Только на следующий день в 5 часов мы смогли вернуться на наш корабль, который тоже подвергался опасности быть сорванным с якорей и унесенным в открытое море. Я был рад, что все это видел и мой сын, которым я был весьма доволен в данных обстоятельствах. В 11 часов ночи мы бросили якорь у Анапы. Утром 24-го мы поехали в крепость, я устроил смотр гарнизону, посетил госпиталь и осмотрел оставшуюся часть этих ужасных трущоб. Здесь надо будет основать поселения, которые станут активно использовать окрестные места и, тем самым, уменьшат опасность нападения горцев, которые всегда готовы напасть на гарнизон на выходе из укреплений. Так как в Анапе больше делать было решительно нечего, мы снова поднялись на борт корабля, и в 4 часа были уже в Керчи. Этот город получил значительную выгоду от прибрежного судоходства, он неизбежно стал гораздо больше. Недавно построенная набережная очень красива, непрерывно проводимые раскопки приносят большое количество древних находок, ими полон местный музей и много любопытного будут направлены в Петербург, в частности, массивная золотая маска, найденная в одном из захоронений. Она изображает лицо женщины между 30 и 40 годами и является законченным художественным произведением. Здесь мы расстались с наследником, который поехал в Алупку, где все еще находилась императрица, с тем, чтобы оттуда продолжить свою поездку по внутренним губерниям империи.
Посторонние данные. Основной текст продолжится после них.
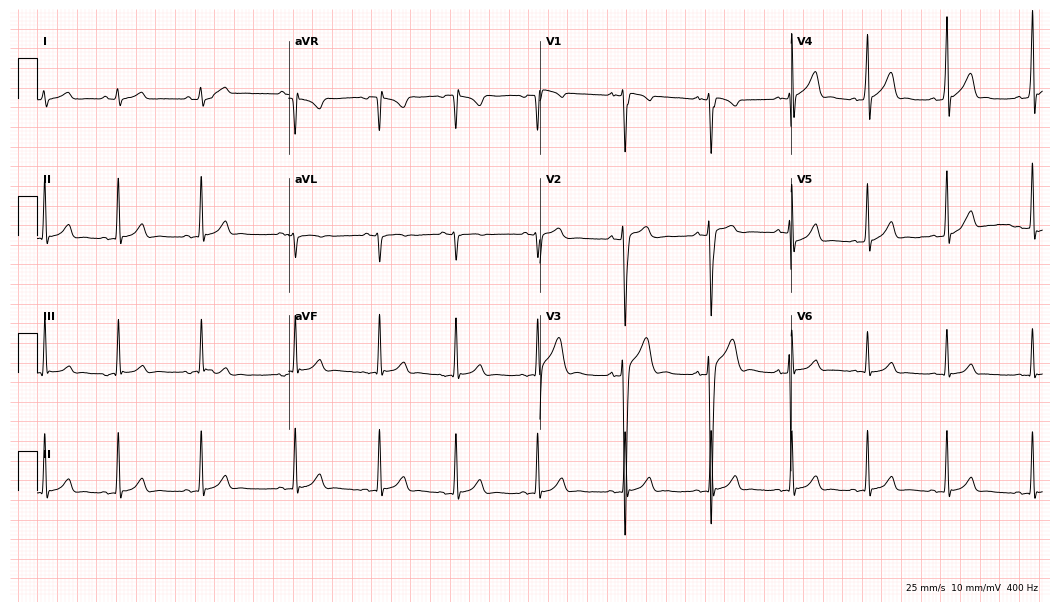
12-lead ECG from a 17-year-old male patient. Labelled as a normal ECG.
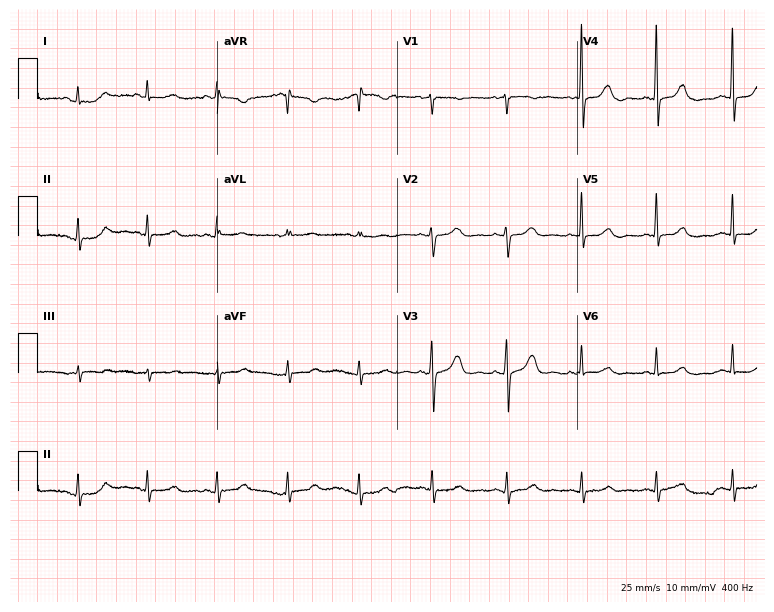
Resting 12-lead electrocardiogram. Patient: an 82-year-old female. Read as a normal ECG.
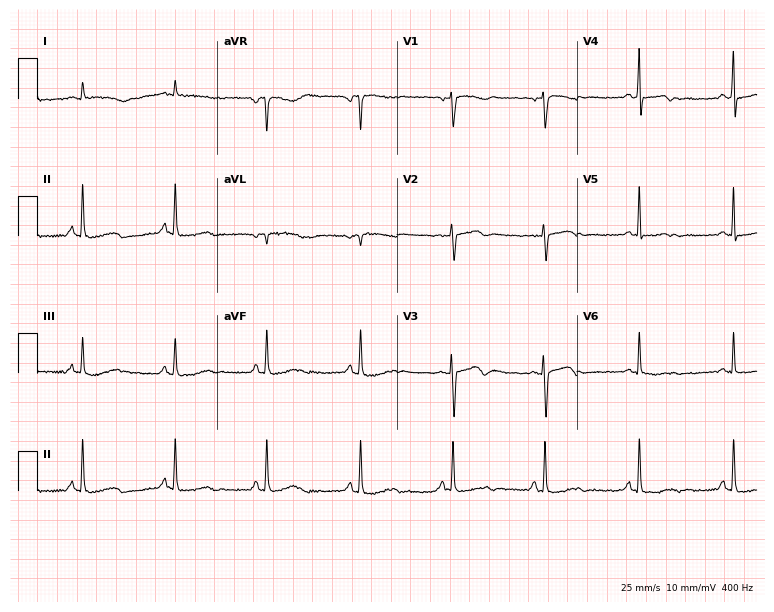
ECG — a female patient, 55 years old. Screened for six findings — first-degree AV block, right bundle branch block (RBBB), left bundle branch block (LBBB), sinus bradycardia, atrial fibrillation (AF), sinus tachycardia — none is recorded. Only these six findings were labelled.
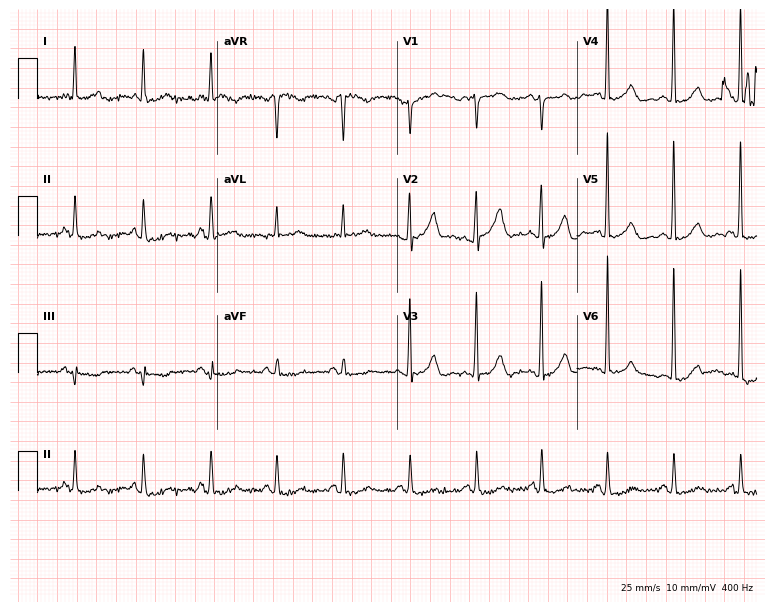
12-lead ECG from an 84-year-old male patient. Labelled as a normal ECG.
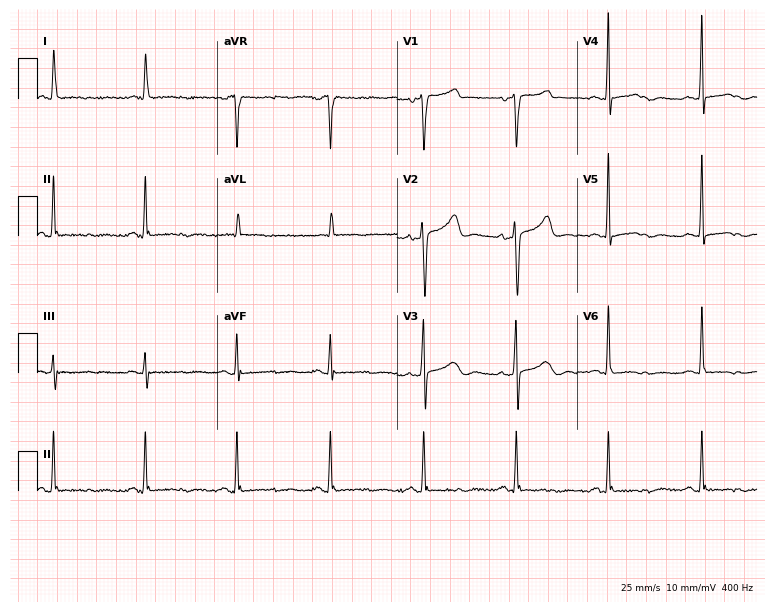
Electrocardiogram (7.3-second recording at 400 Hz), a female, 78 years old. Overall reading on record: normal ECG.
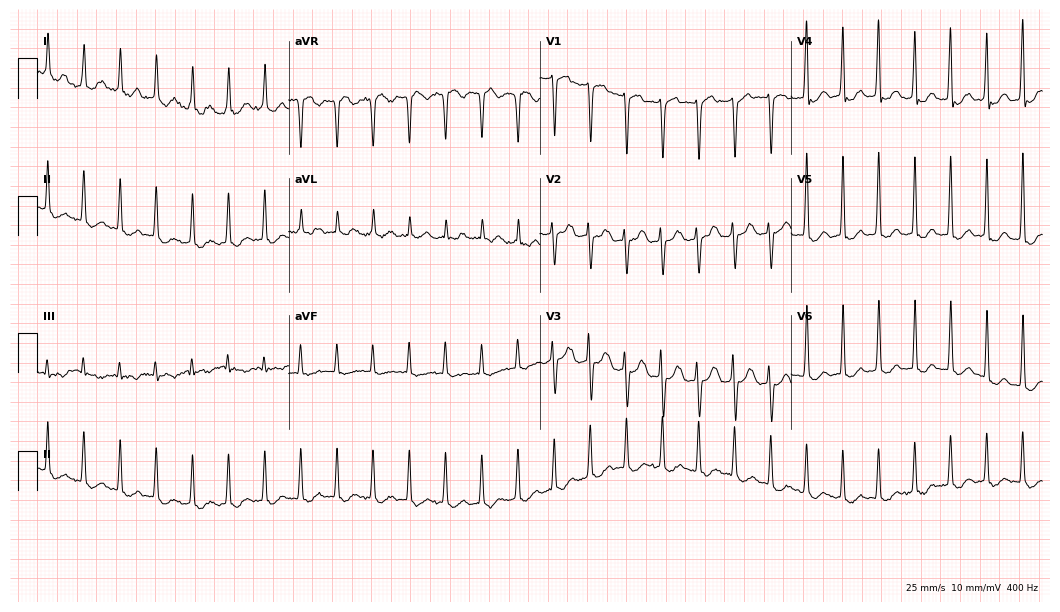
ECG — a male, 44 years old. Screened for six findings — first-degree AV block, right bundle branch block (RBBB), left bundle branch block (LBBB), sinus bradycardia, atrial fibrillation (AF), sinus tachycardia — none is recorded.
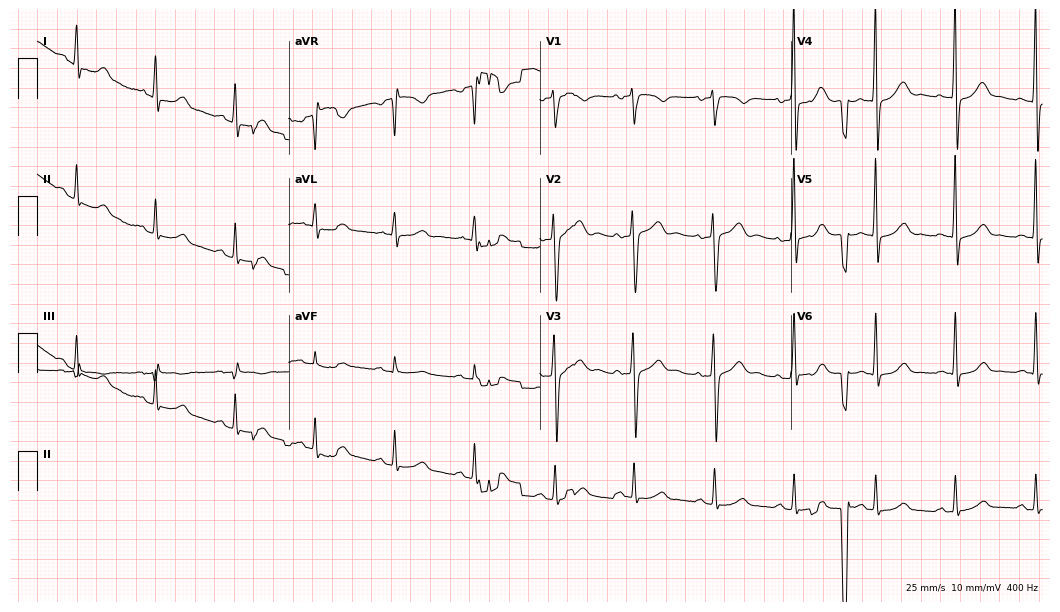
12-lead ECG (10.2-second recording at 400 Hz) from a female, 72 years old. Labelled as a normal ECG.
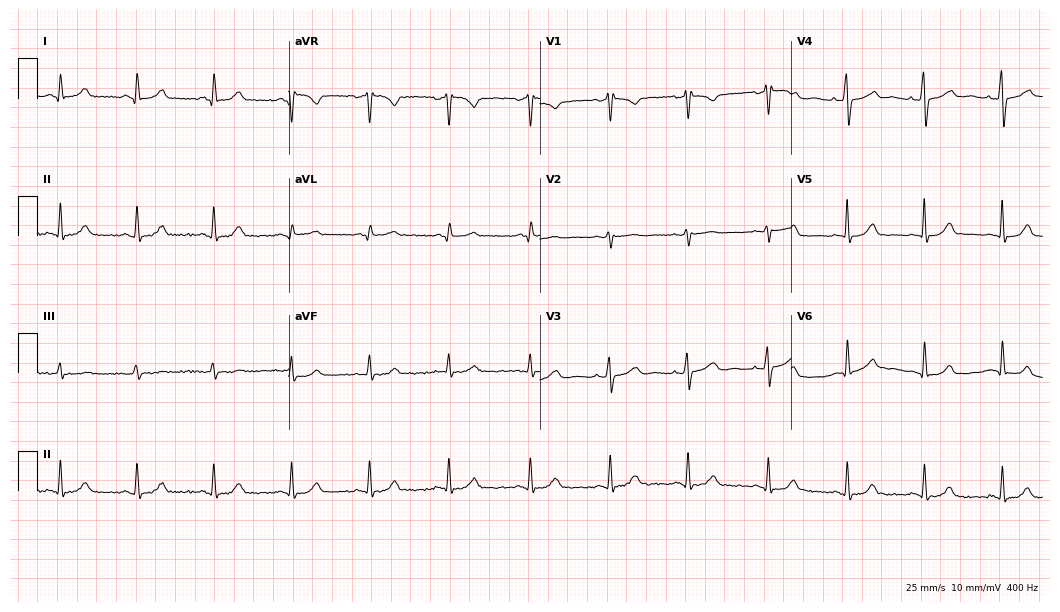
ECG (10.2-second recording at 400 Hz) — a 44-year-old female patient. Labelled as a normal ECG.
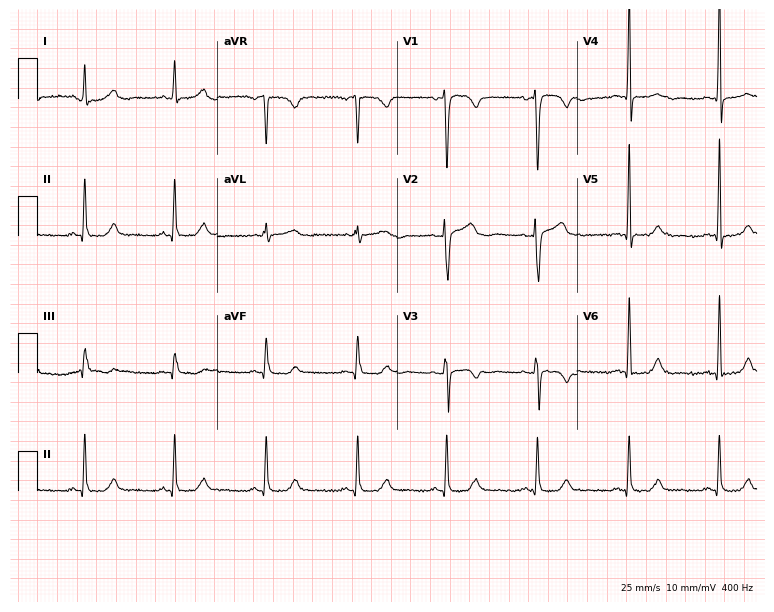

Я же на „Полярной звезде“ направился в Редут-Кале, куда прибыл 21-го числа после обеда. Здесь меня встретил главноуправляющий кавказскими провинциями генерал Розен. Это жуткое место расположено посреди болот, которые делают воздух болезнетворным. В нескольких верстах оттуда мы встретили мингрельского властителя князя Дадиана, который со своей многочисленными сопровождающими верхом приехал меня встретить и составить почетный эскорт. Его наряд, как и все его обличье, были весьма необычными, свой национальный костюм он нашел нужным дополнить нашим генеральским головным убором, что оказалось очень забавно. Сопровождали его богато одетые, хорошо вооруженные и очень красивые мужчины. По мере нашего продвижения вперед мы встречали все больше красивых деревьев и кустарников, о подобной растительности в Европе не имели ни малейшего представления. На ночлег мы остановились в селение Зугдиди, сначала я зашел в церковь, а затем во дворец князя, где в большом зале для меня были приготовлены апартаменты. Зала была разделена прекрасными занавесями на спальню и рабочий кабинет. В своих помещениях меня встретила супруга местного суверена княгиня Дадиана. Эта огромных размеров женщина была полной противоположностью своему щуплому и низкорослому супругу. Стоило только посмотреть на эту супружескую пару, чтобы убедиться в том, что именно она играет здесь главную роль. Впрочем, это очень достойная женщина, в качестве правительницы она оказала нам большие услуги во время последней войны против Турции. Возможно, что без нее была бы поколеблена верность ее мужа к России, который испытывал давление Оттоманской Порты и коварство некоторых своих приближенных[41].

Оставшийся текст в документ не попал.